Alemnji George, Edghill Lisa, Guevara Giselle, Wallace-Sankarsingh Sacha, Albalak Rachel, Cognat Sebastien, Nkengasong John, Gabastou Jean-Marc
Centers for Disease Control and Prevention (CDC), Caribbean Regional Office, Bridgetown, Barbados.
Caribbean Public Health Agency (CARPHA), Port of Spain, Trinidad and Tobago.
Afr J Lab Med. 2017 Feb 24;6(1):496. doi: 10.4102/ajlm.v6i1.496. eCollection 2017.
Implementing quality management systems and accrediting laboratories in the Caribbean has been a challenge.
We report the development of a stepwise process for quality systems improvement in the Caribbean Region.
The Caribbean Laboratory Stakeholders met under a joint Pan American Health Organization/US Centers for Disease Control and Prevention initiative and developed a user-friendly framework called 'Laboratory Quality Management System - Stepwise Improvement Process (LQMS-SIP) Towards Accreditation' to support countries in strengthening laboratory services through a stepwise approach toward fulfilling the ISO 15189: 2012 requirements.

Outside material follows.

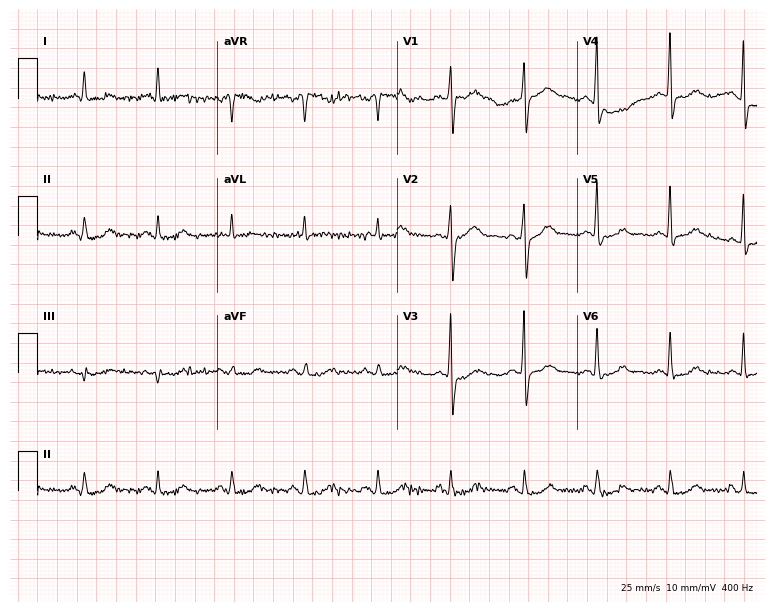
Resting 12-lead electrocardiogram. Patient: a 77-year-old male. None of these six findings is recorded: first-degree AV block, right bundle branch block, left bundle branch block, sinus bradycardia, atrial fibrillation, sinus tachycardia.

This approach consists of a three-tiered framework. Tier 1 represents the minimum requirements corresponding to the mandatory criteria for obtaining a licence from the Ministry of Health of the participating country. The next two tiers are quality improvement milestones that are achieved through the implementation of specific quality management system requirements. Laboratories that meet the requirements of the three tiers will be encouraged to apply for accreditation. The Caribbean Regional Organisation for Standards and Quality hosts the LQMS-SIP Secretariat and will work with countries, including the Ministry of Health and stakeholders, including laboratory staff, to coordinate and implement LQMS-SIP activities. The Caribbean Public Health Agency will coordinate and advocate for the LQMS-SIP implementation.
This article presents the Caribbean LQMS-SIP framework and describes how it will be implemented among various countries in the region to achieve quality improvement.
在加勒比地区实施质量管理体系并对实验室进行认证一直是一项挑战。
我们报告了加勒比地区质量体系改进的逐步流程的制定情况。
加勒比实验室利益相关者在泛美卫生组织/美国疾病控制与预防中心的联合倡议下会面,开发了一个名为“实验室质量管理体系——迈向认证的逐步改进流程(LQMS - SIP)”的用户友好型框架,以支持各国通过逐步满足ISO 15189:2012要求的方式加强实验室服务。
该方法包括一个三层框架。第一层代表与从参与国卫生部获得许可证的强制标准相对应的最低要求。接下来的两层是通过实施特定质量管理体系要求实现的质量改进里程碑。满足三层要求的实验室将被鼓励申请认证。加勒比地区标准与质量组织主办LQMS - SIP秘书处,并将与各国(包括卫生部)以及利益相关者(包括实验室工作人员)合作,协调和实施LQMS - SIP活动。加勒比公共卫生机构将协调并倡导LQMS - SIP的实施。
本文介绍了加勒比地区的LQMS - SIP框架,并描述了它将如何在该地区的各个国家实施以实现质量改进。